This is a pose we just explored in class a few days ago and for the past year has been effecting my moral. Ever since I had my left knee operated on in order to repair my ACL and meniscus, it has been really hard to bend my knee and in some cases I have lost some of my range of motion. My ability to get into a half lotus tree pose with my right leg only made me more self-conscious when I realized that in doing tree with my left I could barely reach my knee. It was high time I focused some self-awareness on accepting my limitations, but also awarding myself credit where it was due. I was able to balance on my left leg, less than two weeks after my surgery, and was being active with it within a month. The fact that I was able to do some of the things I was doing was amazing, and my doctors let me know this, and yet still I was not content. Most of my joints are hyper mobile, and so for me reaching adequate (and even beyond) was not good enough. I had to reach the extreme, and the hyper mobile, and super strength that I had before going into surgery. It took a really long time for me to come to terms with my weaknesses, but I’ve come to embrace them. Although I still do not photograph myself in my left sided tree pose most of the time, I practice it 2xs as much as my right and will dedicate entire practices to tailor the needs of my knee and its abilities.

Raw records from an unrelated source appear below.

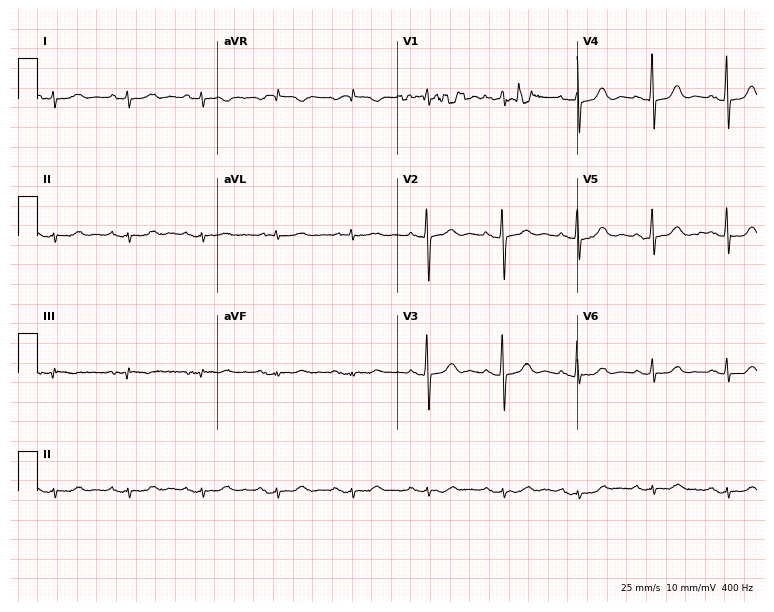
12-lead ECG from a 77-year-old female patient. Screened for six findings — first-degree AV block, right bundle branch block, left bundle branch block, sinus bradycardia, atrial fibrillation, sinus tachycardia — none is recorded. Only these six findings were labelled.
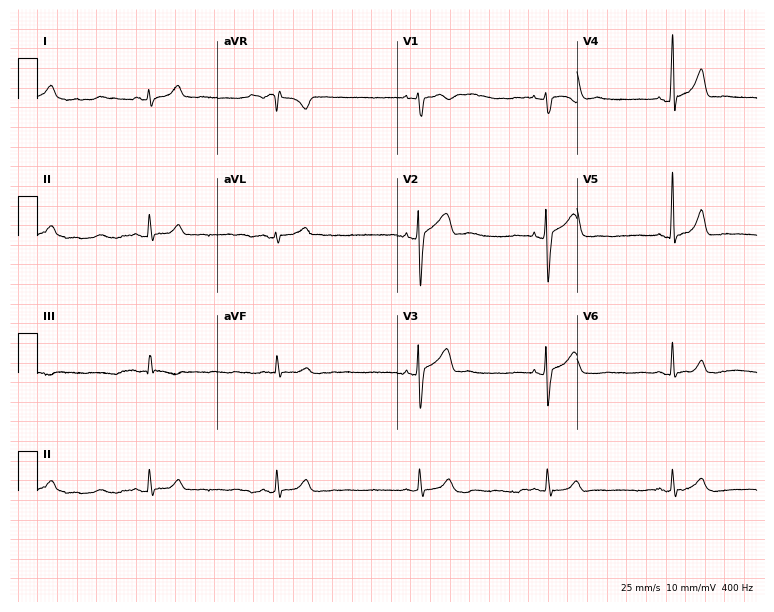
12-lead ECG from a man, 24 years old. Shows sinus bradycardia (a sinus rate of 50 beats per minute or less).
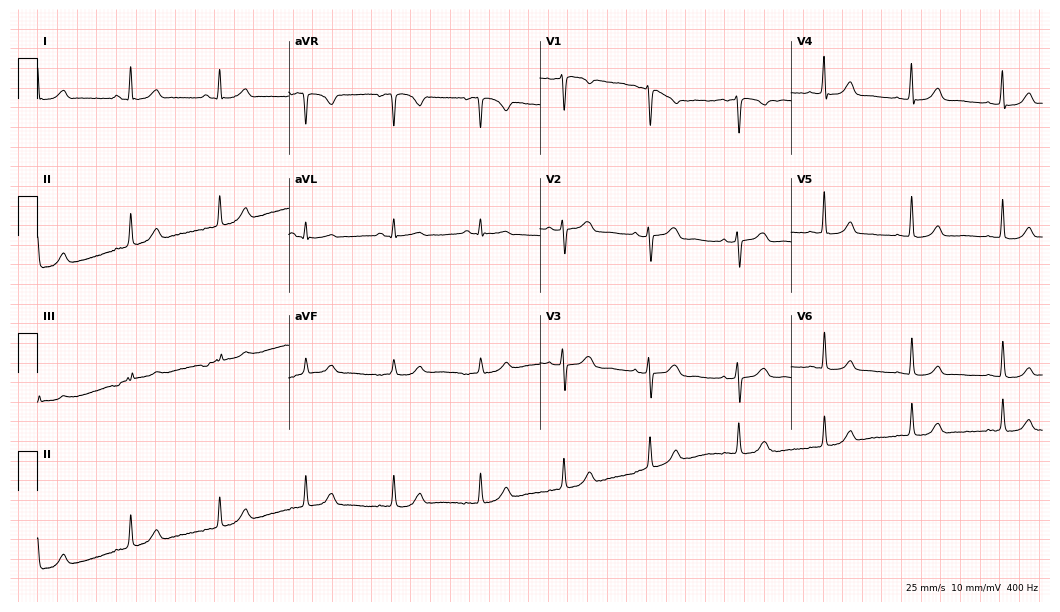
Standard 12-lead ECG recorded from a woman, 37 years old (10.2-second recording at 400 Hz). Read as a normal ECG.
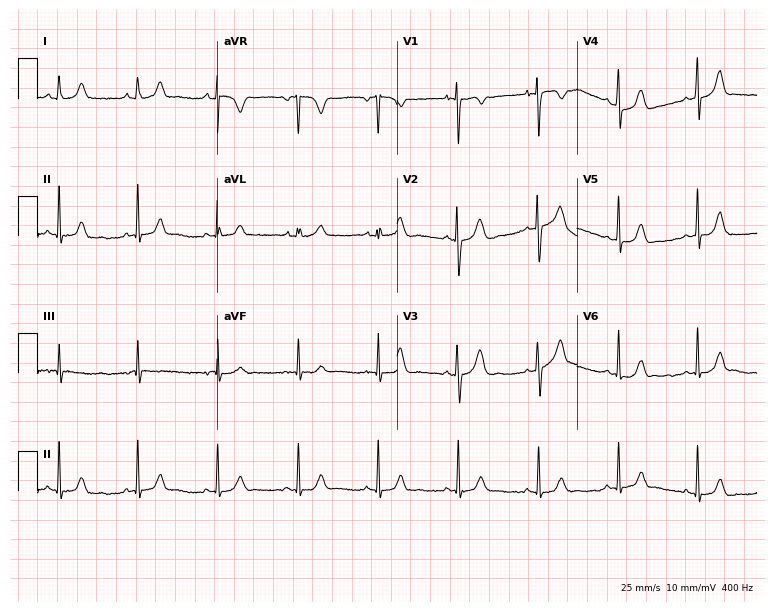
12-lead ECG from an 18-year-old female patient. Recorded interpretation: within normal limits.
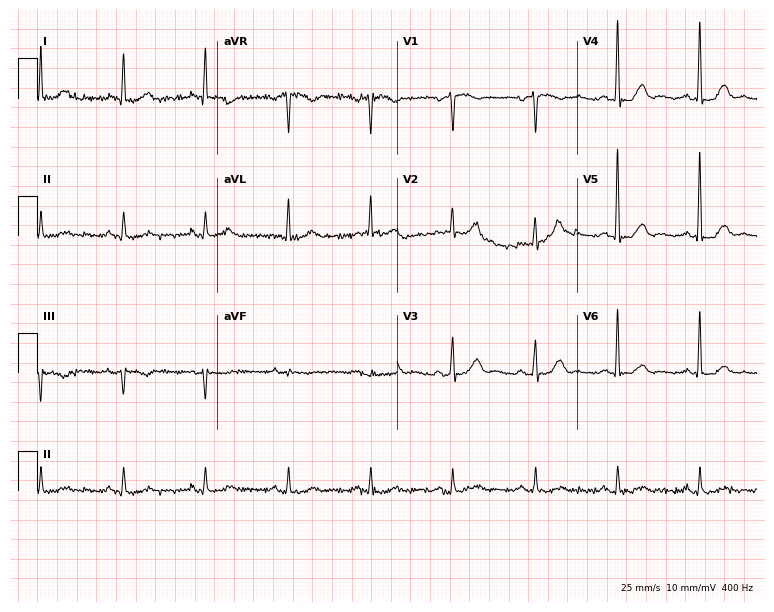
Standard 12-lead ECG recorded from a man, 81 years old. Read as a normal ECG.
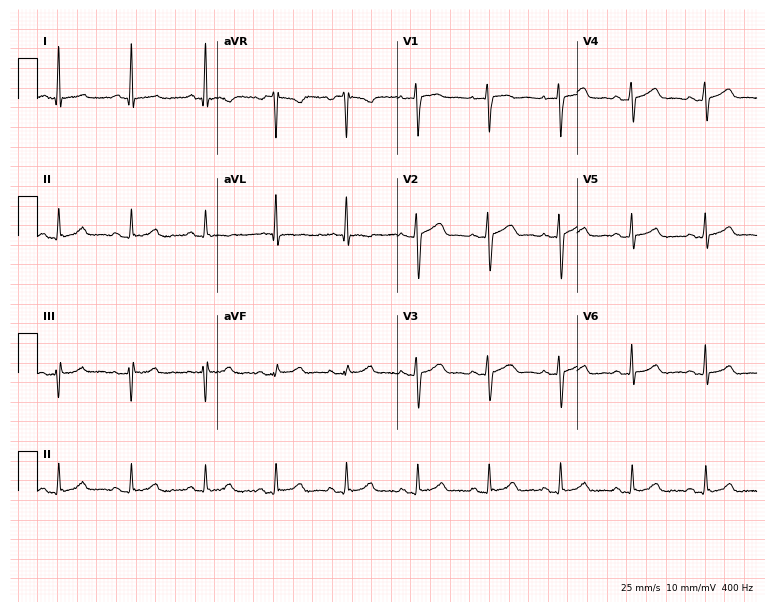
12-lead ECG from a female, 36 years old. No first-degree AV block, right bundle branch block, left bundle branch block, sinus bradycardia, atrial fibrillation or sinus tachycardia recorded for this tracing. Only these six findings were labelled.
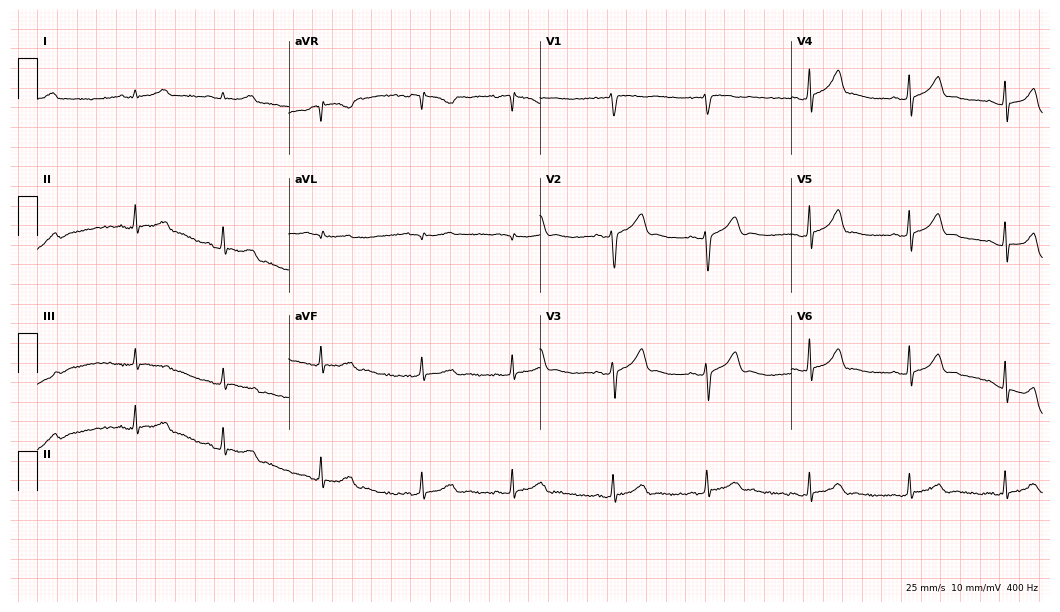
Standard 12-lead ECG recorded from a 23-year-old female. Read as a normal ECG.

Kristen Butera, my teacher at Yogalife mentioned how in another class they discussed over 60 variations of tree, and I myself calculated 68, however for the sake of time I will only talk about one.
(One of the rare moments of my weaksided tree pose)
From Mountain pose, or equal standing, shift your weight onto your left leg. Keeping your hips level and forward facing pick your right foot off the ground, bending the knee out towards the right. As you bend your knee Bring your hands up either perpendicular to your body, reaching our or parallel reaching up high. Allow your right foot to meet your left calf, and slowly make your way up your left leg with your right foot until you find a comfortable position. Try not to use your hands to help you while doing this. From here take 5 breaths and hold the pose as bet you can. Falling, and teetering is ok and will dissipate some with time. The more you practice, the longer you will be able to stay balanced for. Keeping your hips level and forward facing, bring you right foot back down to the ground, and lower your arms. Shift your weight to the right foot now, pick your left foot up off the ground, and repeat with reversed legs.
Brings balance and equilibrium to your mind
Helps improve concentration, focus, and meditation
Makes the legs strong, improves balance, and opens the hips
Helps improve sense of proprioception throughout the body.
If you have sciatica, it is said that tree pose may help you, however most balancing poses may causes problems with sciatica.
If you have a foot or ankle injury, although the balancing is good to build the stability muscle of the joint, you may not be ready for a full weight bearing balance.
If you are hearing impaired, I fully encourage your participating in balancing poses, and yoga in general, but be mindful of the inner ear balancing tool that you may not have. Take you time and be patient with your body.